MS: That's one of the real problems of the modern era. Two hundred years ago, what were your sources of values and information? Your family, perhaps. Maybe your school. Certainly your church, which was a center of any community. Probably the most educated person of your community was the minister of the church. Your values tended to come through these conduits. Today, maybe you go to church an hour or two. What you are exposed to constantly is advertisement. Advertising is really propaganda. It's propaganda for very different ideals.
It's not those traditional, Puritan values of self-sacrifice and so on—industriousness and being useful to society. All of that stuff doesn't make anybody money. If you are a consumer, focused on yourself or your own pleasures, you buy stuff. Selfishness, self-centeredness, self-regard—selfies. ... Does it make us better people? And do we even worry about becoming better people? ... What are you going to do for society? What are you going to do for the world?

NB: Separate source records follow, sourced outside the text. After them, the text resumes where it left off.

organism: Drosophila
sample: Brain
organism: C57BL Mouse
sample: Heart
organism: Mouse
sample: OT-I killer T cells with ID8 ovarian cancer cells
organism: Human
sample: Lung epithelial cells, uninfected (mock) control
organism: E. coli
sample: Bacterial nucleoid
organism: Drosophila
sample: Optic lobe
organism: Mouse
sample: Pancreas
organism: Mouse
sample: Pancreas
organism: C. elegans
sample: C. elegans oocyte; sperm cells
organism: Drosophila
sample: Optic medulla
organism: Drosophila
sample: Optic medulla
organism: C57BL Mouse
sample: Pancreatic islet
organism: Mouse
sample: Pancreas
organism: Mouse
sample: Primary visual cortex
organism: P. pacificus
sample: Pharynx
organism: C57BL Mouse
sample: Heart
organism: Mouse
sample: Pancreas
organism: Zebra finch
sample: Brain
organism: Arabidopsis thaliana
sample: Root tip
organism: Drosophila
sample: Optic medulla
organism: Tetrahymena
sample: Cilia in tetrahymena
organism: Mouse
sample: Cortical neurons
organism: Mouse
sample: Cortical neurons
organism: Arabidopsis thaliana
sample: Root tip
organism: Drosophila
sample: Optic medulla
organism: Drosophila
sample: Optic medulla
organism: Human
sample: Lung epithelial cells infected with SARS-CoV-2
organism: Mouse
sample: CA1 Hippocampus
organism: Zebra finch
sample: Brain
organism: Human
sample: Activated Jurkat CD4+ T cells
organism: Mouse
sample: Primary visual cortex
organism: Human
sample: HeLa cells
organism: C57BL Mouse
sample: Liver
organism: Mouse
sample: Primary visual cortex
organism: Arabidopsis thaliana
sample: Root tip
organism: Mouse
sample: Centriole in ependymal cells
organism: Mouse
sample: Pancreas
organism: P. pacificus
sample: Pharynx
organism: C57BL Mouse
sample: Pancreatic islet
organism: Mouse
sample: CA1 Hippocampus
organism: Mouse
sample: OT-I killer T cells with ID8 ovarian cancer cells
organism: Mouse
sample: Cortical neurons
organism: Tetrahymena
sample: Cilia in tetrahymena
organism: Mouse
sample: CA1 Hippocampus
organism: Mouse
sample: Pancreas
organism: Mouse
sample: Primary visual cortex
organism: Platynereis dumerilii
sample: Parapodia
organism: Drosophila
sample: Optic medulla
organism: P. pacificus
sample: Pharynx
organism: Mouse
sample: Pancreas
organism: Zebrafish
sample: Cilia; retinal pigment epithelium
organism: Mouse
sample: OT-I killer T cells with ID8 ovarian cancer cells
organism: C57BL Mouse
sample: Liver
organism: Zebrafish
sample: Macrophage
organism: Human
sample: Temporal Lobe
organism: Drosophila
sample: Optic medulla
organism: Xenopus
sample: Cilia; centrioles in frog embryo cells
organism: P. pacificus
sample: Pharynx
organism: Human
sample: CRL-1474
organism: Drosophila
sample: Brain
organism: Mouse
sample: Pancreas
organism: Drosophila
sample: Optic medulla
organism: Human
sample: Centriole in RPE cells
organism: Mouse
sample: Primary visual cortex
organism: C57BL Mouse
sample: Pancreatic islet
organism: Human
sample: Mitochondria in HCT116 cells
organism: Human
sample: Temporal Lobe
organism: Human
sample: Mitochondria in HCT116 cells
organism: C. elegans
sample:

In the ’60s and the ’70s, religious institutions began to be seen in opposition to the environmental movement. How did something that was so central to religion become anathema?

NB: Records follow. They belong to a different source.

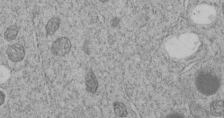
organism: C. elegans
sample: C. elegans embryo early stage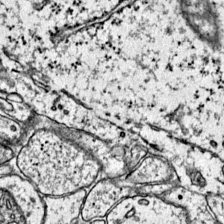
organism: Mouse
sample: Primary visual cortex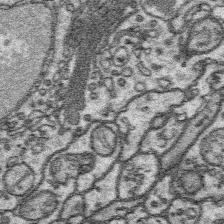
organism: Platynereis dumerilii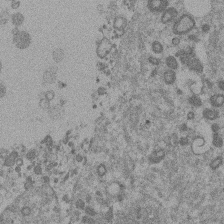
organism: Mouse
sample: Dividing mouse embryo 1 cell stage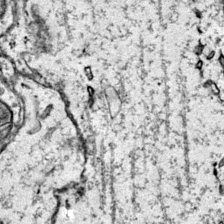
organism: Mouse
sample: Primary visual cortex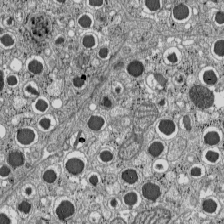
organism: C57BL Mouse
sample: Pancreatic islet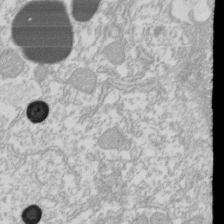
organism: Xenopus
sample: Cilia; centrioles in frog embryo cells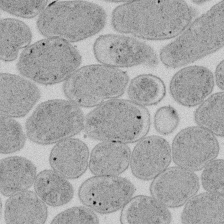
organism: E. coli
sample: Bacterial nucleoid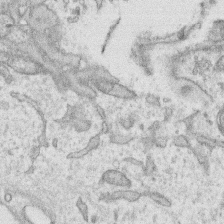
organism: Human
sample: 1205lu cells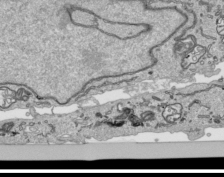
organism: Human
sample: Mitochondria in HCT116 cells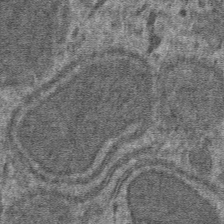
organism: Mouse
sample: Mouse hepatocytes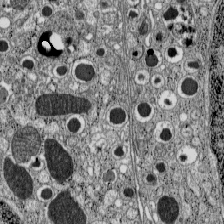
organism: C57BL Mouse
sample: Pancreatic islet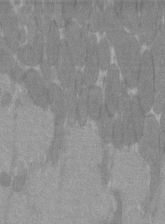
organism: C57BL Mouse
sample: Tibialis anterior muscle cell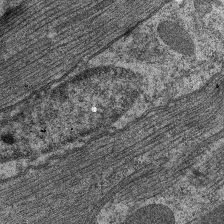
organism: C. elegans
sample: Pharynx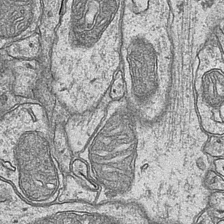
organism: Mouse
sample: CA1 Hippocampus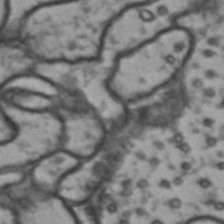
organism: Drosophila
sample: Brain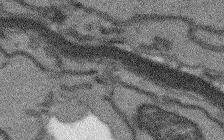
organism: Arabidopsis thaliana
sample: Root tip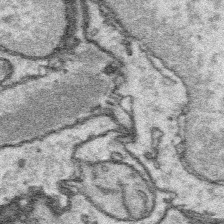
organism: Platynereis dumerilii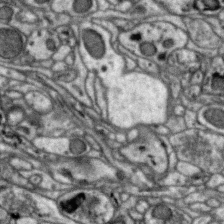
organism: Zebra finch
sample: Brain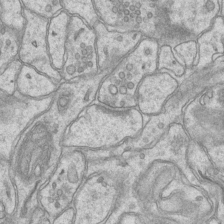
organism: Mouse
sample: CA1 Hippocampus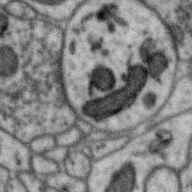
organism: Zebra finch
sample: Brain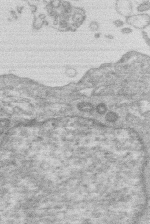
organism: Human
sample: Macrophage cells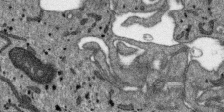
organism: Human
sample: Lung epithelial cells, uninfected (mock) control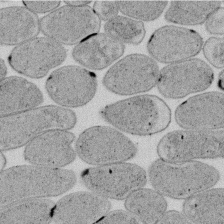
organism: E. coli
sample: Bacterial nucleoid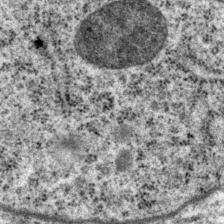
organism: P. pacificus
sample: Pharynx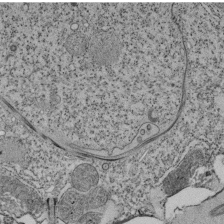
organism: Tetrahymena
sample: Cilia in tetrahymena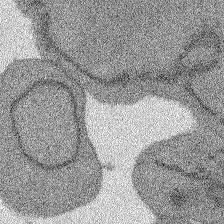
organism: Human
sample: HeLa cells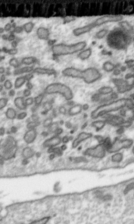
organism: Toxoplasma gondii
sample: Parasites in a vacuole inside a host cell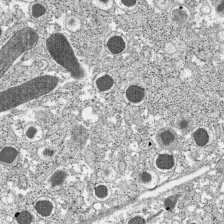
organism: C57BL Mouse
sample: Pancreatic islet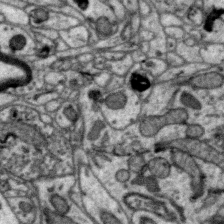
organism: Zebra finch
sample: Brain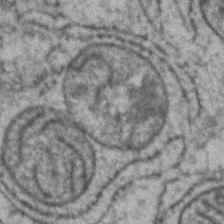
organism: Zebrafish
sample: Zebrafish embryo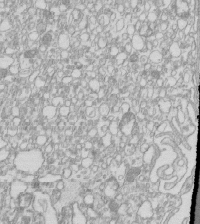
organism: Mouse
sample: Macrophages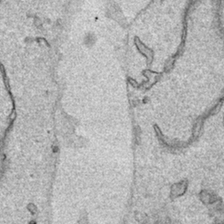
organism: Human
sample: Mitochondria in HCT116 cells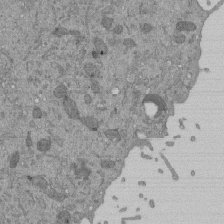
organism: Mouse
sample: ED-1 cell nuclei; centrioles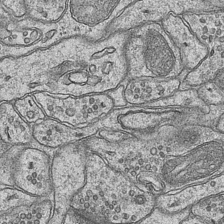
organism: Mouse
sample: CA1 Hippocampus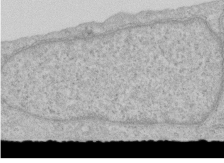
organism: Human
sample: Centriole in RPE cells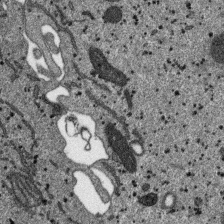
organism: Human
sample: Lung epithelial cells infected with SARS-CoV-2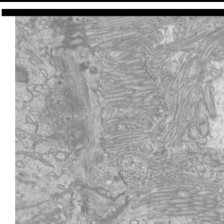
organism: Mouse
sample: Cilia; mouse epididymis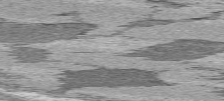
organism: C57BL Mouse
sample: Heart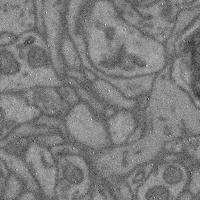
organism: Mouse
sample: Cerebral cortex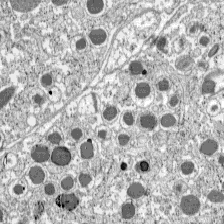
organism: C57BL Mouse
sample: Pancreatic islet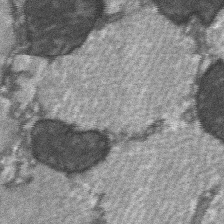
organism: C57BL Mouse
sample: Soleus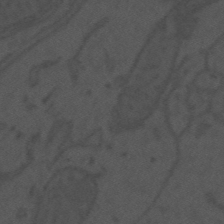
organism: Mouse
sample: Suprachiasmatic nucleus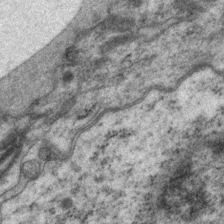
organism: P. pacificus
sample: Pharynx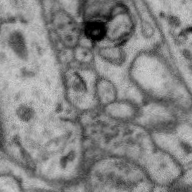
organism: Zebra finch
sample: Brain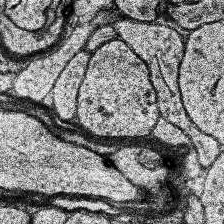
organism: Human
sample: Temporal Lobe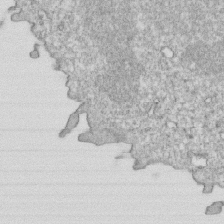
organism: Mouse
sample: Activated OT-1 CD8+ T cells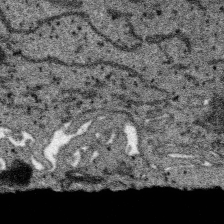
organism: Human
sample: Lung epithelial cells, uninfected (mock) control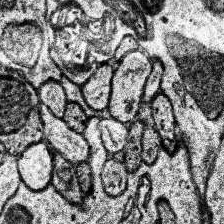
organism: Human
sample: Temporal Lobe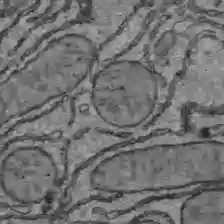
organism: C57BL Mouse
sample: Liver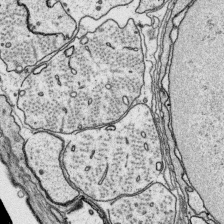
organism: Platynereis dumerilii
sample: Parapodia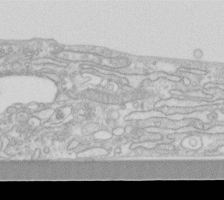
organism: Human
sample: Fibroblast cells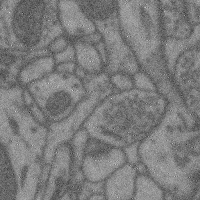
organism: Mouse
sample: Cerebral cortex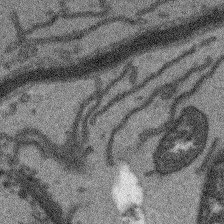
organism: Arabidopsis thaliana
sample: Root tip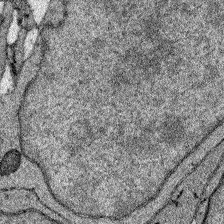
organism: Zebrafish
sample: Larval olfactory bulb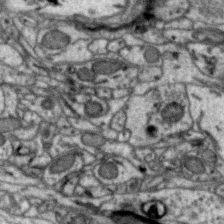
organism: Zebra finch
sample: Brain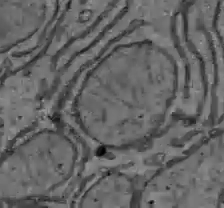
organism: C57BL Mouse
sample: Liver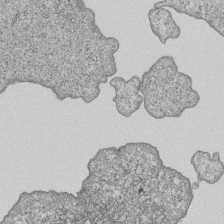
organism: Human
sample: MDA-MB-231 cells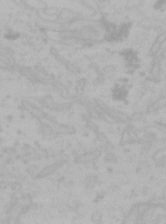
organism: Mouse
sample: Choroid plexus

MS: You could point to an essay from the 1960s by Lynn White, Jr. … In 1967, the only industrialized countries were in Europe or America, basically the Western world. What he was wondering was why did the Western world—only—develop? At the time, in the 1960s, this was way before China or India or the Third World would get to industrialize… [The West was] flooded with pollution and water pollution, and it seemed like the West was destroying the earth—and nobody else was.

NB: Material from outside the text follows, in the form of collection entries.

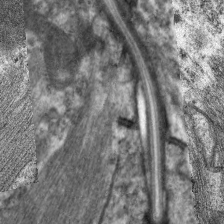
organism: C. elegans
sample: Pharynx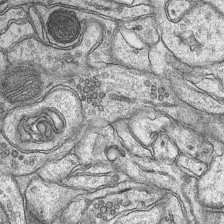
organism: Mouse
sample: CA1 Hippocampus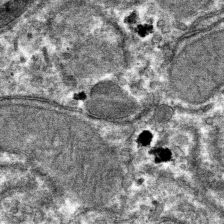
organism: Mouse
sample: Mouse hepatocytes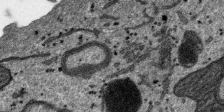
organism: Human
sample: Lung epithelial cells, uninfected (mock) control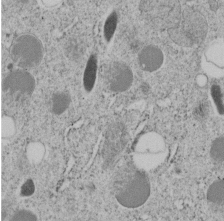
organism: C. elegans
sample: C. elegans embryo early stage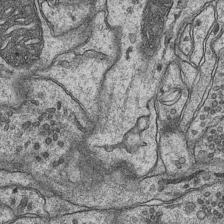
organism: Mouse
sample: CA1 Hippocampus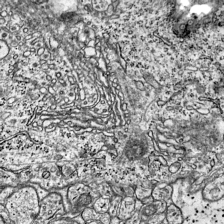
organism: Mouse
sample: Visual Cortex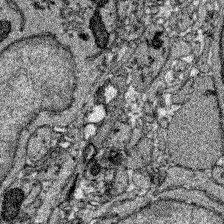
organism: Zebrafish
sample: Larval olfactory bulb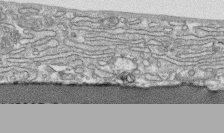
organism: Human
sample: CRL-1474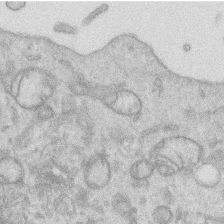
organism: Human
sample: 1205lu cells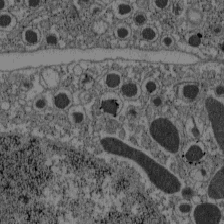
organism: C57BL Mouse
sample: Pancreatic islet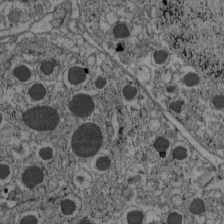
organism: C57BL Mouse
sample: Pancreatic islet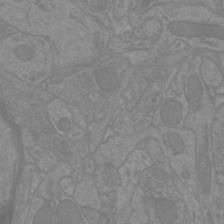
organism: Mouse
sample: Cortical neurons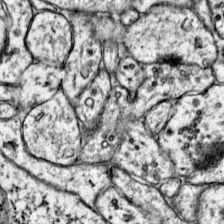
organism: Mouse
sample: Primary visual cortex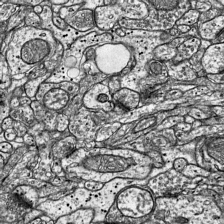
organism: Mouse
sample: Visual Cortex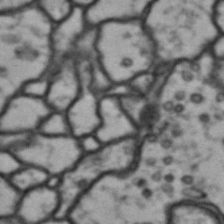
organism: Drosophila
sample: Brain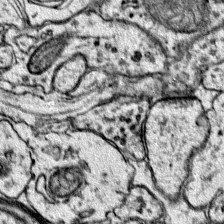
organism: Mouse
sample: Primary visual cortex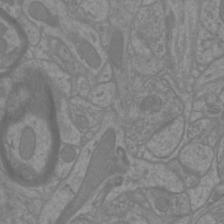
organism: Mouse
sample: Cortical neurons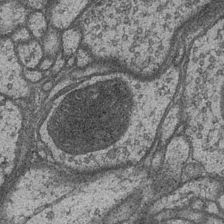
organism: Drosophila
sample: Optic medulla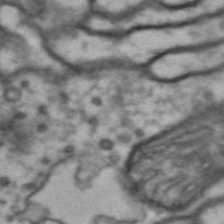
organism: Drosophila
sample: Brain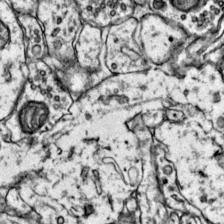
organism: Mouse
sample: Primary visual cortex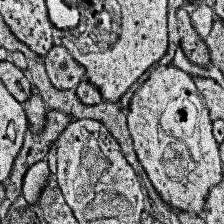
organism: Human
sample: Temporal Lobe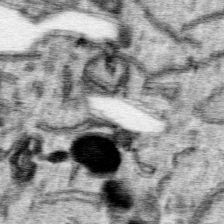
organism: Human
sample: HeLa cells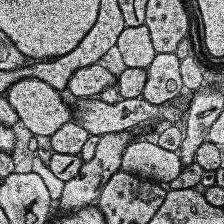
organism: Human
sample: Temporal Lobe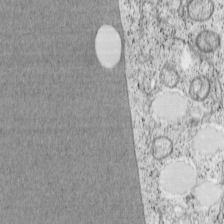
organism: African green monkey
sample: COS-7 cells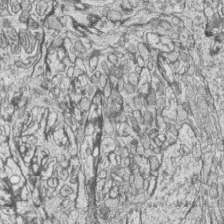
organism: Zebrafish
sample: synaptic ribbons in rod cells and cone cells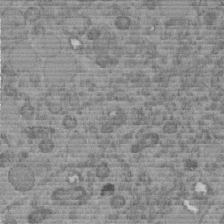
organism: C. elegans
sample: C. elegans embryo early stage

So, what was different about the West? He said Christianity. In the first chapter of Genesis, God gives the world to us, to have dominion over and basically conquer it. Christianity went and replaced paganism; it took all the spirits and the Naiads, the dryads—various gods and goddesses—out of the natural world, and they made it a dead thing … He did see one little glimmer of hope in Christianity in St. Francis. Pope Francis was named for him. [He] suggested that Saint Francis be made the patron said of ecology, which, interestingly enough, is exactly what happened to him about 10 years later.
[The essay] created this idea that Christianity was intrinsically hostile. It sort of shocked the churches. The churches were wondering, “Is this true?” There was a lot of soul searching. It also created amongst many environmentalists—or maybe reinforced what they were thinking already—that they needed to look elsewhere for some sort of environmentally friendly spirituality. They had to go become Buddhist, Taoist or Hindu, or more native than the Native Americans.
This is really when you can take the beginning of this flip. The Evangelical churches... if you looked at what they were saying in 1970s around Earth Day, they seem to be all on board. The ’70s go on, they began to go back and—really pretty quickly around the time—there was Roe vs. Wade and all these other things that really upset the Evangelicals. They began to withdraw from favorable environmental comment and started accusing environmentalism [of] worshipping the earth and being pagan. There is enough truth to that to make it stick.
You mention to many Evangelicals today about environmentalism and they are going to have a negative reaction. If you mention religion to an environmentalist, you are going to have a negative reaction. One of the things I wanted to do with this book was to say, “Look at your roots. This is coming out of you.” They were entangled from the very beginning.
Dr. Mark Stoll is the author of several books, and is the Director of Environmental Studies at Texas Tech University.